は又、「無言道人筆記(むごんどうじんひっき)」なる本の中でも、「喰うてひる、つるんで迷う世界虫、上天子より下乞食まで」と、まことにあたり前ながら、痛烈なことを言っている。ひる=屁をたれる、つるむ=sexであることは言うまでもない。只、今当たり前ながらと言ったが、発信している時代が時代なのである。序でに言えば、この「人は皆平等」の思想も、やはり又江漢のオリジナルのものではない。「解体新書」を残した、蘭学者・杉田玄白も晩年に書いた「形影夜話(けいえいやわ)」なる覚え書めいたものの中で、「古(いにしえ)も今も、何処の国にても、人間というものは、上天子より、下万民に至るままで、男女の外別種なし」と言っている。ここにも、人間平等の意識を持った人がいた訳だ。
事の序でに、山片蟠桃にもちょっと触れる。この人は升屋という商家の番頭だった。この人の経歴は長くなるから、要は大阪の町人だと覚えてくれればよし、として、この人が言うには、日本人が、天皇は天照大神の子孫だ、つまり、天皇は太陽であるから、天下の下国(ばんこく)を照らすことになる。だから外国人はこれを崇拝してしかるべき、なんて考えは愚の極みだ、云々となると、世に大東亜戦争と読んだ時代の「八紘一宇(はっこういちう )なんてものは、外国人には寝耳に水的な、しかも、チンプンカンプンなものなのだーと言うことだ。
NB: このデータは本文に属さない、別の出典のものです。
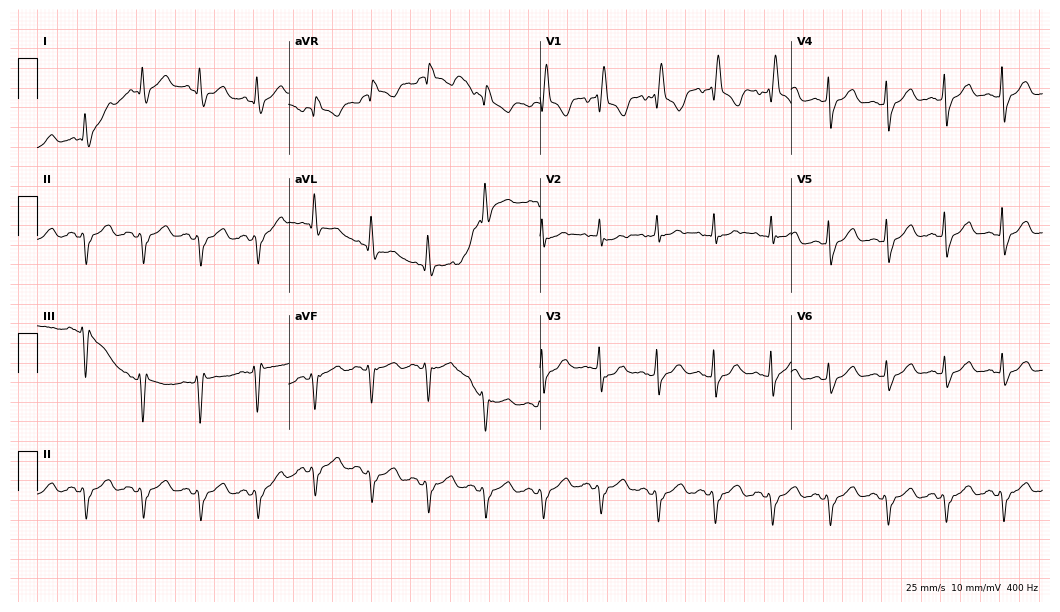
12-lead ECG from a male, 81 years old. No first-degree AV block, right bundle branch block, left bundle branch block, sinus bradycardia, atrial fibrillation or sinus tachycardia recorded for this tracing.
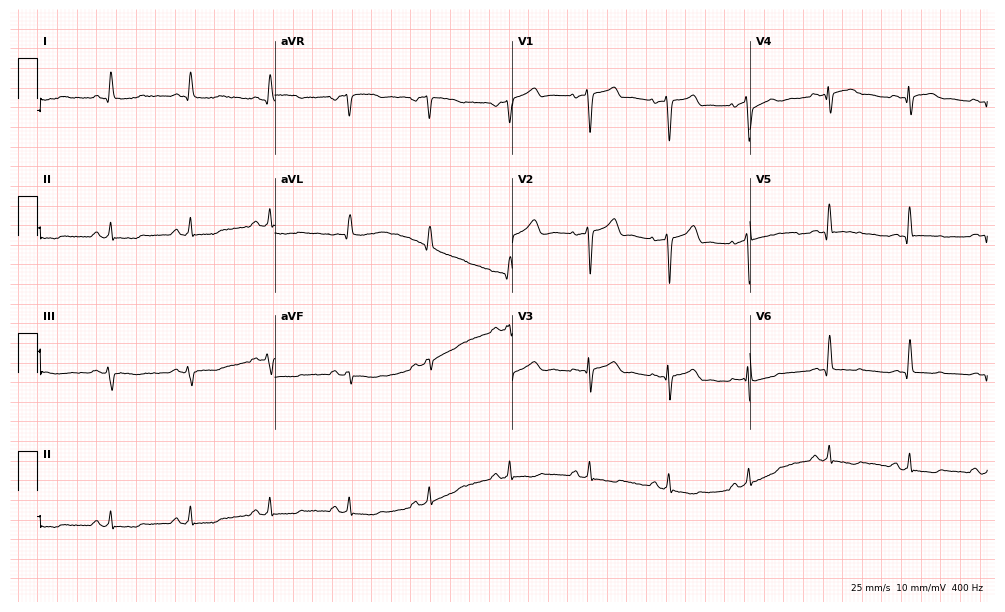
Resting 12-lead electrocardiogram (9.7-second recording at 400 Hz). Patient: a 78-year-old male. None of these six findings is recorded: first-degree AV block, right bundle branch block (RBBB), left bundle branch block (LBBB), sinus bradycardia, atrial fibrillation (AF), sinus tachycardia. Only these six findings were labelled.
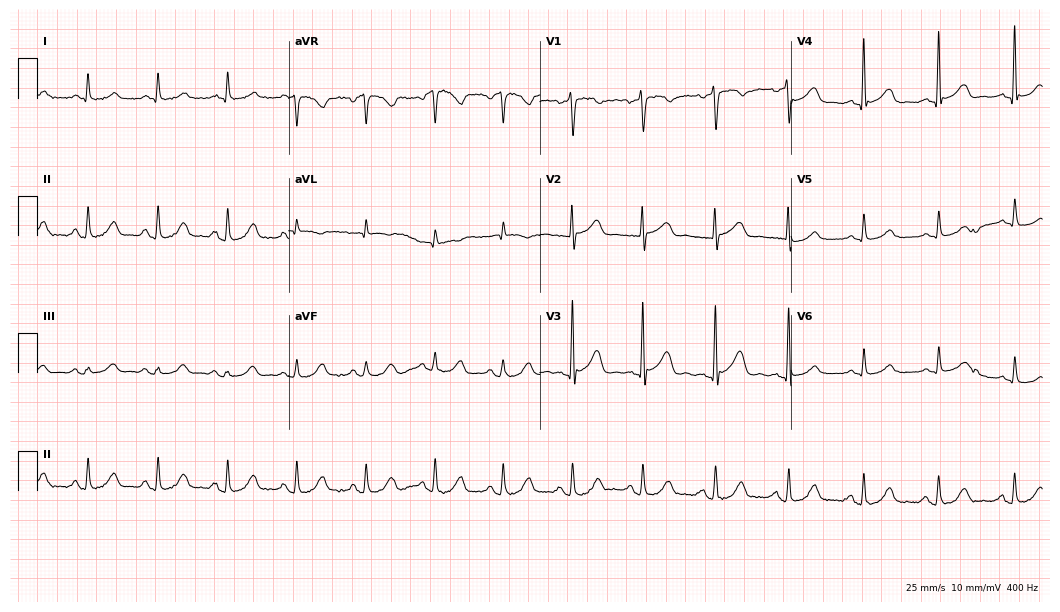
Resting 12-lead electrocardiogram. Patient: a male, 68 years old. Read as a normal ECG.
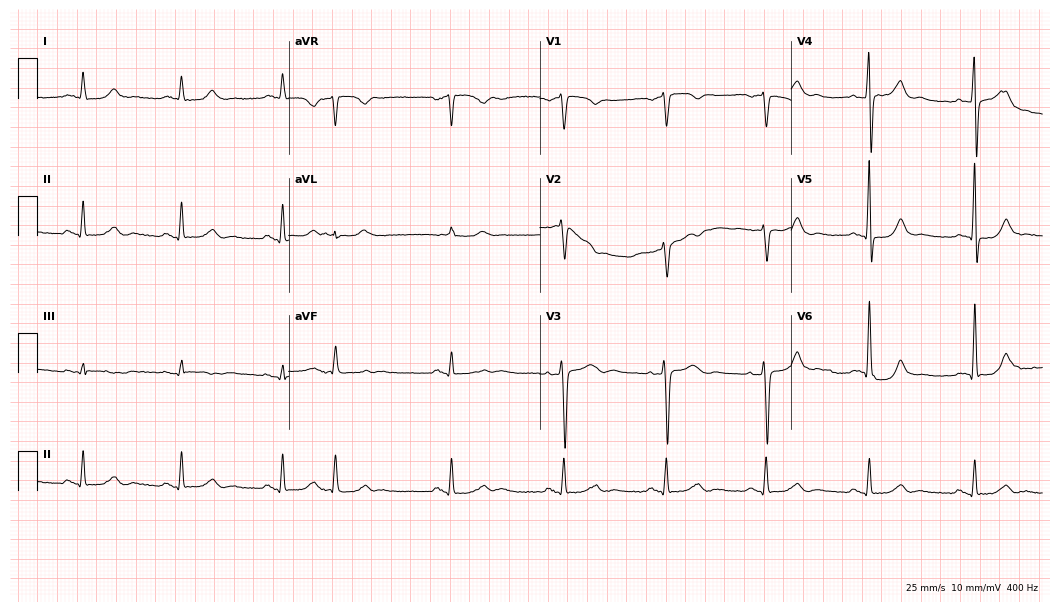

因みに八紘とは天下、一宇とは一棟の家のことで足してつまりは天皇の下、世界中皆一家族言うこと。こりゃ無理だ。
さて、人間平等主義に話を戻すと、誰しもが連想するのは、かの福沢諭吉だろう。だって、何しろ「天は人の上に人を造らず...」との名言?を残しているからだ。しかし、この言よしとして、彼のこの思想は本物か?となれば、これがちと危ない。「福沢諭吉のアジアの認識3 」
と言うのは、福沢は、西洋にくらべて日本は「半開」の国であるとし、朝鮮、中国は「遅鈍(ちどん)」「野蛮(やばん)」と見なしていた。そして、朝鮮を指して曰く「〜抑々国は〜亜細亜州の小野蛮国にして、其の文明の有様は我が日本に及ばざること遠しと言うべし〜」と。
ところで、福沢が「学問のすすめ」の冒頭で述べた「天は人の上に人を造らず...」は実はアメリカの「独立宣言」の一説から借用したもので、福沢のオリジナルではない。借用はまあ佳しとして、良くないのは、こう述べた当の福沢が、「人の下に人を...』どころか、朝鮮人や中国人をどうも人間として見ていなかったのではないか、と言う点だ。
これについては、福沢の数々の著作の中から、福沢の朝鮮、中国、そしてアジア全体に対する差別的言動をえぐり出した安川寿之輔の本にまかせておこう。
先ず中国人に対して「朝鮮...チャンチャン〜皆殺しにするには造作もなきこと」「老大腐朽の支那国」「清兵...豚尾児、臆病」etc.
朝鮮人に対しては「朝鮮....人民は牛馬豚犬に異ならず」「朝鮮国は、、,四肢麻痺して自動の能力なき病人の如く」etc。 そして台湾に対しては「未開の蛮民...車夫馬丁の輩...」etc.
「 「征韓論」の系譜 4 」
そう言えば、私が室工大在職中、一番最初に来た中国人2人を「チャンコロ」と呼んで、問題を起こした学生課の男がいたっけな....。
司馬江漢をきっかけに、人間平等主義について思いをめぐらし、アジア全体から好感をもって迎えられるような人間が1人でも生まれてくれれば、話す甲斐もあると言うものだ。